Her high school P.E. teachers would call her parents up each year insisting that she join the track and field team or the volleyball team. Her school, they said, needed her amazing speed and agility to push them over the top and guarantee them the championships. Her mother would nod patiently, always saying that she would talk to her later, but she never did. She knew that her daughter was far more interested in her science fair projects and would pay scant attention to the requirements of a sport team.
The only class that gave Mrs. Johnson any challenge at all was math. She studied carefully, did all her work and generally got good, if not excellent, grades. But deep down she felt insecure about her algebra skills and was quite lost in calculus, which was strange because as much as she would struggle with equations, she was completely able to use them deftly in physics.

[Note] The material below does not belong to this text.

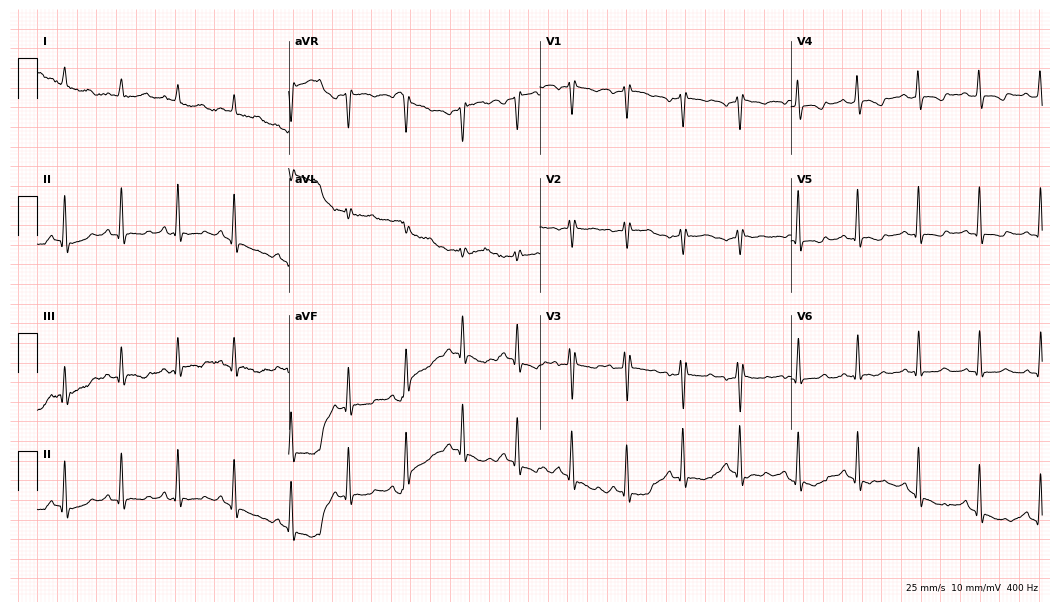
12-lead ECG (10.2-second recording at 400 Hz) from a woman, 36 years old. Screened for six findings — first-degree AV block, right bundle branch block, left bundle branch block, sinus bradycardia, atrial fibrillation, sinus tachycardia — none is recorded. Only these six findings were labelled.

Mrs. Johnson graduated from college with a degree in chemistry and every intention to continue on to graduate school. Then she spent a summer working as a summer school teacher in the high school near her university. The experience changed her forever. She found the challenge of explaining chemistry far more interesting that learning about it in school. At the end of the summer the principal approached her with the offer to teach at his suburban school the following year. Impulsively she accepted and 8 years later she was still at Willowside Middle School. 
The only real problem that Mrs. Johnson had was her commute. In an idea world, she would rather bike or walk to school. But in actuality, she lived in a city about 40 minutes drive over a small mountain range. She just could not bring herself to move to the Willowside area. So she made the trek early in the morning each weekday and came back late at night. She was starting to question the practicality of this and had secretly done some initial job searches in her area. She wasn’t prepared, though, to let Mr. Strehl, the Willowside principal, know about this. Not yet.

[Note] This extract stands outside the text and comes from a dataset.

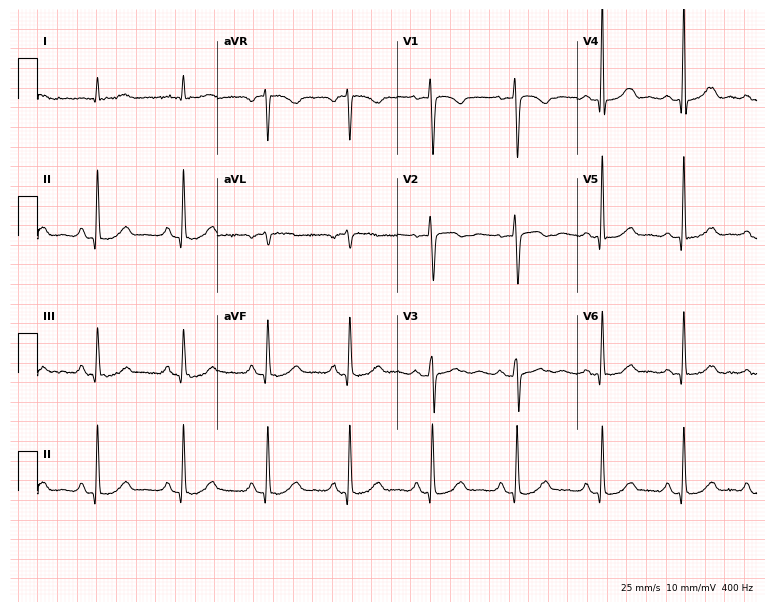
Standard 12-lead ECG recorded from a 66-year-old woman. Read as a normal ECG.

It was on wintery days like this one that Mrs. Johnson really hated the commute. It was dark and the pavement was alternately icy or wet. She drove patiently. There were two signs on the road that always confused her. The first was at the summit. It indicated that the road would be descending at a 6% grade for the next three miles. But after three miles another sign indicated that for the next 4 miles she would be descending at a 4% grade. At the end of those 4 miles, she would enter the Willowside area.  She obviously knew that the word “descend” meant “going down” and she vaguely remembered that this could be described as a percent, something like number of feet down for number of feet travelled forward. And while it was true that she had not “liked” math in school, she found it greatly important and useful as an adult. She started to wonder whether she could figure out just how high the mountain range was based on the the road signs and the fact that Willowside was 700 feet above sea level.

Your Task: Is it possible to determine the elevation of the summit? If so, what is it? If not, what is needed?